On the photogravitational R4BP when the third primary is an oblate/prolate spheroid

Abstract

The present paper deals with the photogravitational restricted four-body problem, when the third primary placed at the triangular libration point of the restricted three-body problem is an oblate/prolate body. The third primary \(m_{3}\) is not influencing the motion of the dominating primaries \(m_{1}\) and \(m_{2}\). We have studied the motion of \(m_{4}\), moving under the influence of the three primaries \(m_{i}, i=1,2,3\), but the motion of the primaries is not being influenced by infinitesimal mass \(m_{4}\). The aim of this study is to find the locations of the libration points and their stability. We obtain three collinear and five non-collinear libration points when the third body is an oblate spheroid and source of radiation. The collinear libration points are unstable for all the mass parameter. The non-collinear libration points are stable for different mass parameters and oblateness factors. Further there exist 12 libration points, depending on the mass ratio of dominating primaries, the prolateness, and the radiation pressure of the third primary.

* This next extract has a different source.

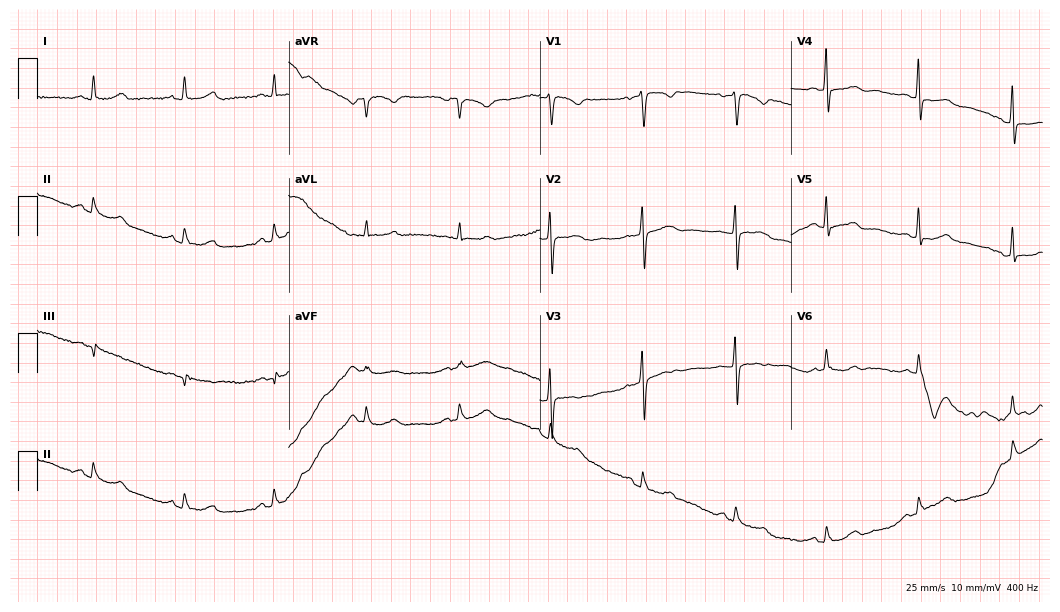
ECG (10.2-second recording at 400 Hz) — a woman, 70 years old. Labelled as a normal ECG.

We have drawn the zero velocity surface to determine the possible allowed boundary region. We observed that for increasing values of the oblateness coefficient \(A\), the corresponding possible boundary region increases where the particle can freely move from one side to another side. Further, for different values of the Jacobi constant \(C\), we can find the boundary region where the particle can move in the possible allowed partitions. The stability region of the libration points expanded due to the presence of the oblateness coefficient and various values of \(C\). We further apply these findings to the Sun–Jupiter–asteroid–spacecraft system.